Dokter juga dapat melakukan tes protein yang disebut insulin-like growth factor 1 (IGF-1). Kadar IGF-1 dapat menunjukkan jika ada pertumbuhan yang abnormal pada tubuh. Tes IGF-1 juga dapat digunakan untuk memerhatikan perkembangan perawatan hormon lainnya.

3. Pencitraan

Jika dokter mencurigai pasien mengalami akromegali, sinar-X dan pemindaian magnetic resonance imaging (MRI) mungkin dapat dilakukan untuk memeriksa pertumbuhan tulang berlebih. Dokter juga akan melakukan pemeriksaan fisik, dan menganjurkan sonogram untuk memeriksa ukuran organ dalam.

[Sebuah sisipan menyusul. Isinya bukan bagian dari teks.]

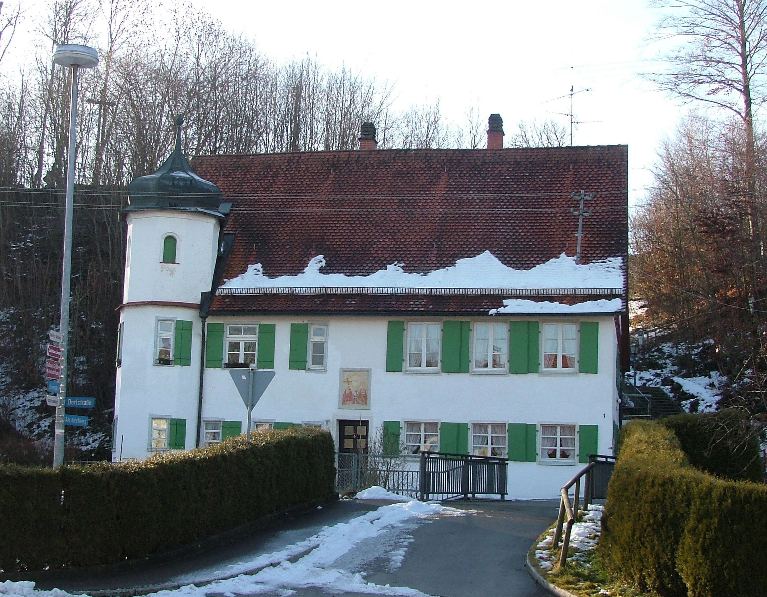 Pfarrhaus 1813 Über der Brücke über die Haslach befindet sich das ehemalige Pfarrhaus Haslach. In dem Haus der Kirchengemeinde ist das Probelokal Kirchenchor Haslach, Räume Kindergarten Haslach und unmittelbar dahinter beginnt der Kreuzweg Haslach und darin integriert die Lourdesgrotte Haslach.
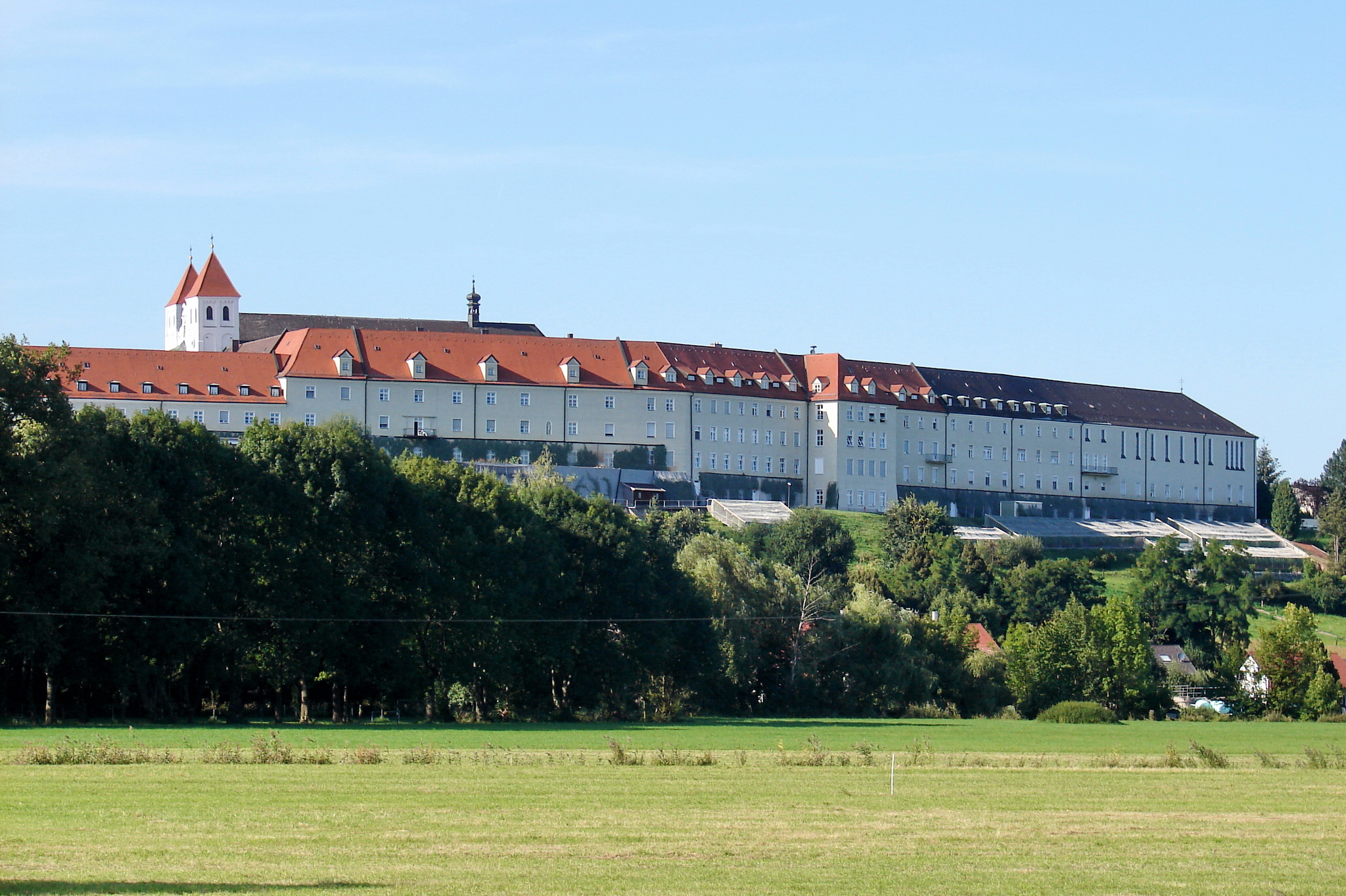 Das Franziskanerinnenkloster Mallersdorf, das eine Klosterrealschule betreibt, liegt auf einer Anhöhe über dem idyllischen Labertal. Der Orden der Armen Franziskanerinnen von der Heiligen Familie wurde von Paul Josef Nardini gegründet.
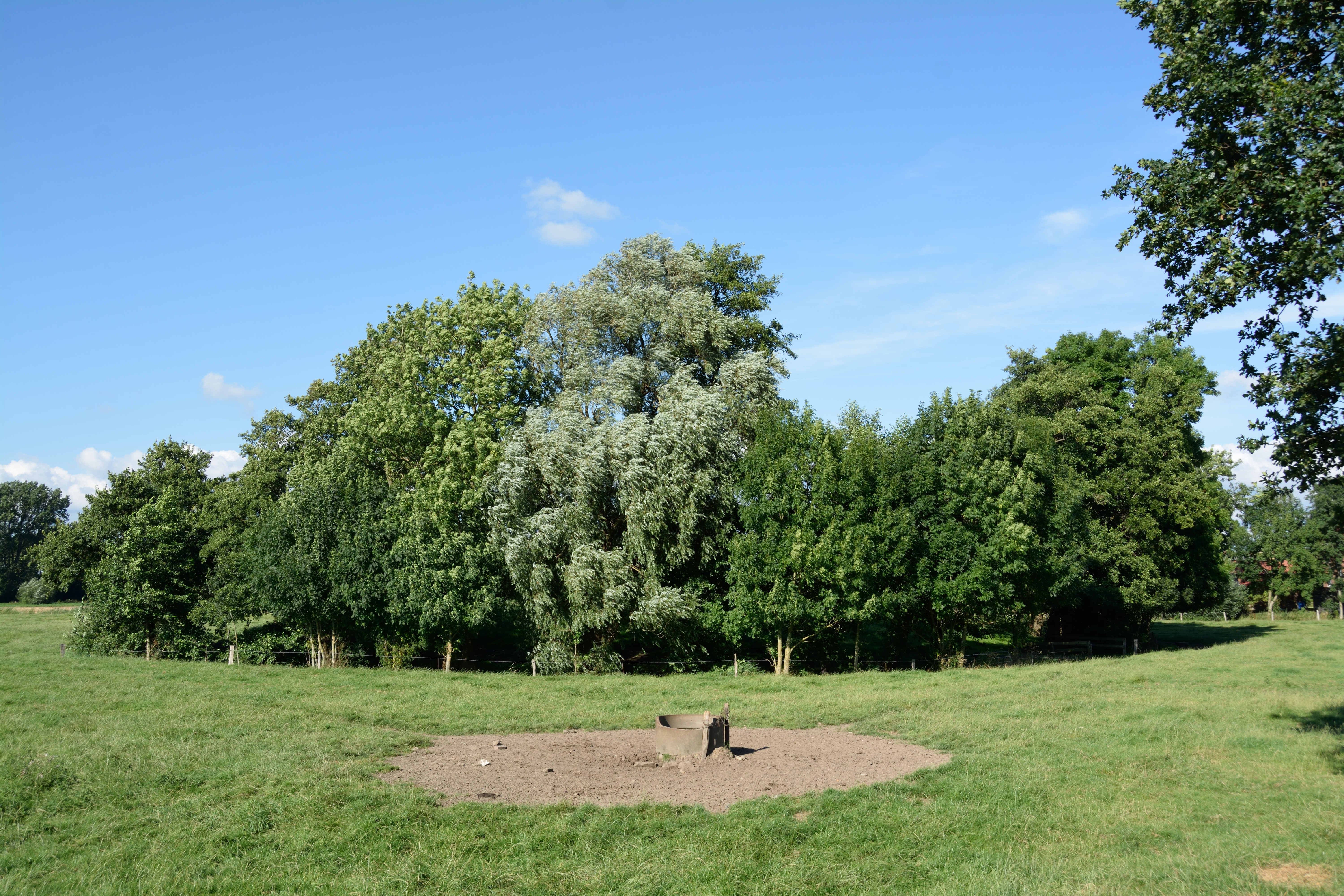 Standort der ehemaligen Steinburg im gleichnamigen Ortsteil der Gemeinde Süderau
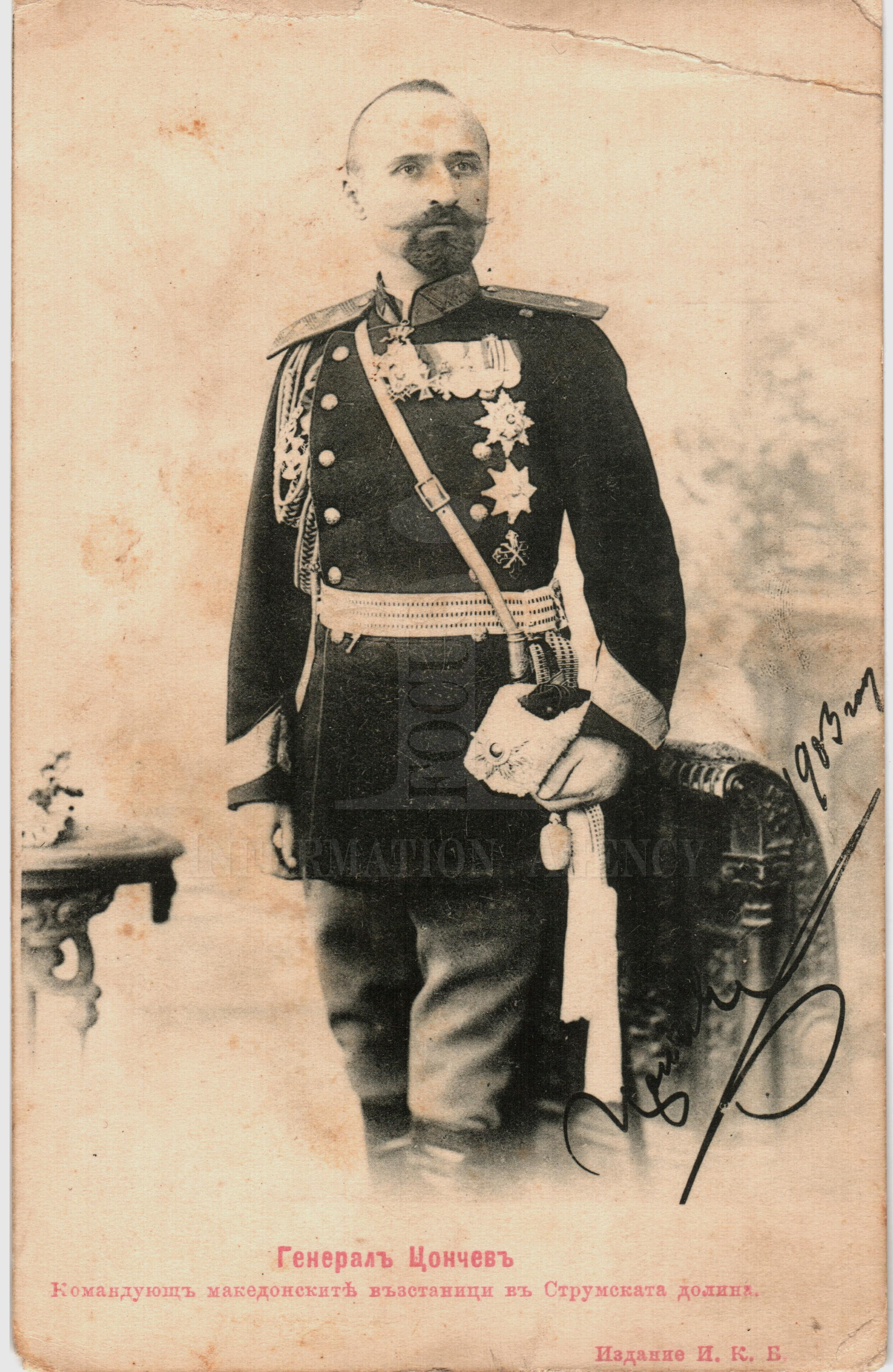 Български Иван Цончев (1858-1910), Генерал и революционер, войвода на Върховния македонски комитет, основен организатор на Горноджумайското и участник в Илинденското въстание Deutsch Iwan Zontschew (1858-1910), bulgarischer Militär, General und Freiheitskämpfer

Setelah didiagnosis akromegali, dokter dapat menggunakan MRI dan computerized tomography (CT) scan untuk membantu menemukan tumor hipofisis dan menentukan seberapa besar ukurannya.

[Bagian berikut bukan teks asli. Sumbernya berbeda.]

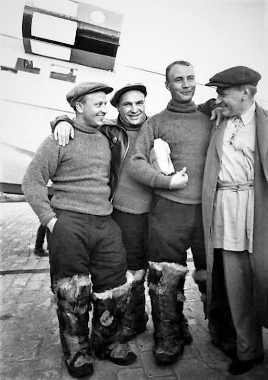 Перед вылетом на Дальний Восток. Аэродром Щёлково. Слева направо: члены экипажа АНТ-25 Г.Ф. Байдуков, В.П. Чкалов, А.В. Беляков и конструктор самолёта А.Н. Туполев
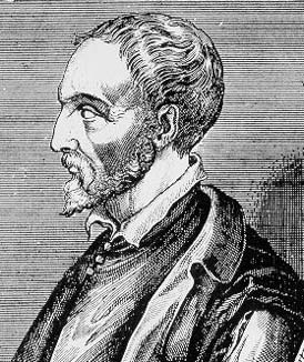 Der italienische Renaissance-Gelehrte Gerolamo Cardano (1501-1576)
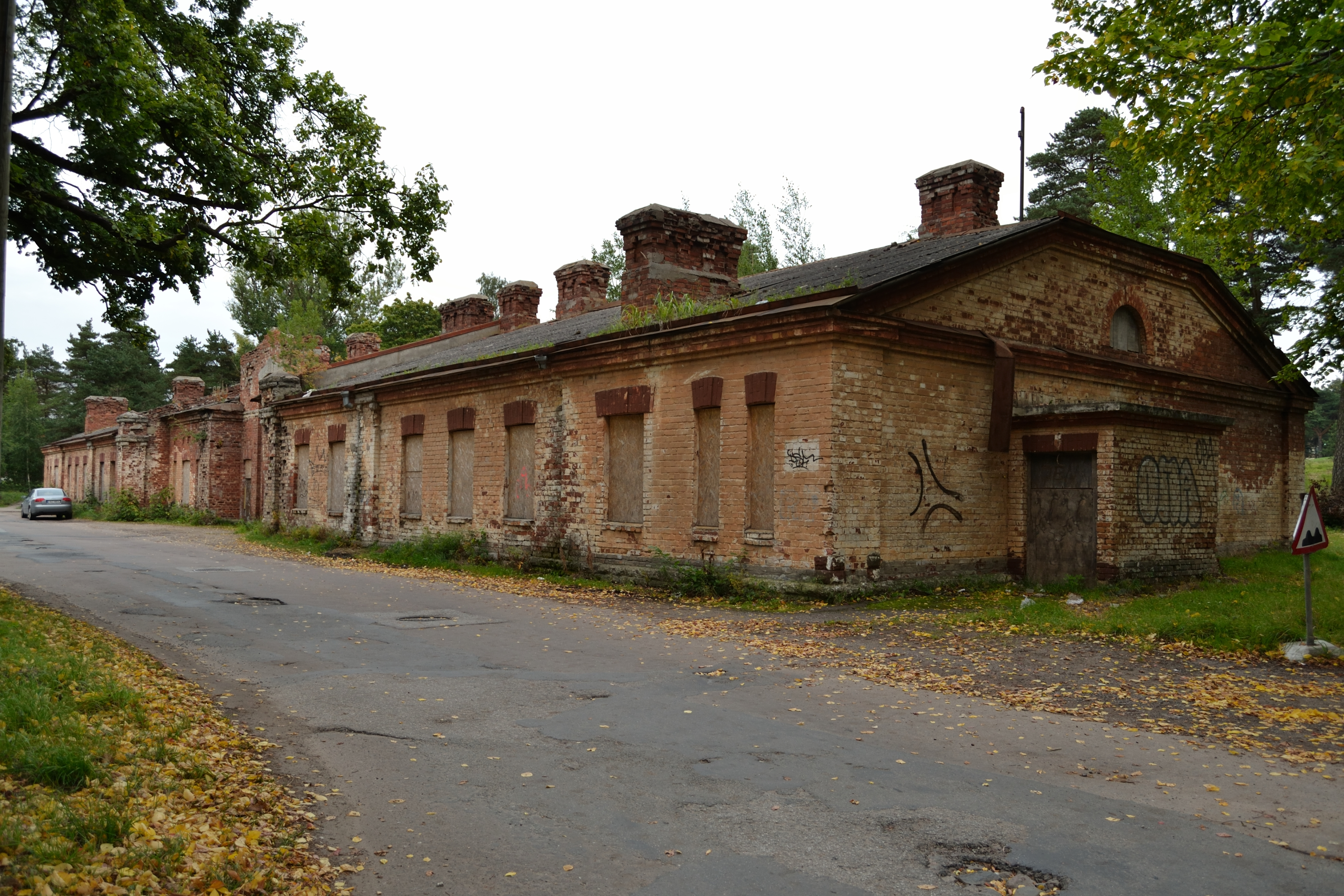 Tondi sõjaväelinnaku sauna- ja vahtkonnahoone Tammsaare tee 56, 58, 1915-1916

Jika tidak menemukan tumor pada kelenjar epifisis, dokter akan mencari tumor di dada, perut, atau panggul yang mungkin menyebabkan produksi hormon pertumbuhan berlebih.

Komplikasi Akromegali

Akromegali adalah penyakit yang dapat menyebabkan pembesaran organ tubuh seperti jantung, kelenjar tiroid, hati, dan ginjal. Jika tidak segera diobati, akromegali dapat menyebabkan masalah kesehatan yang serius dan bahkan mengancam jiwa.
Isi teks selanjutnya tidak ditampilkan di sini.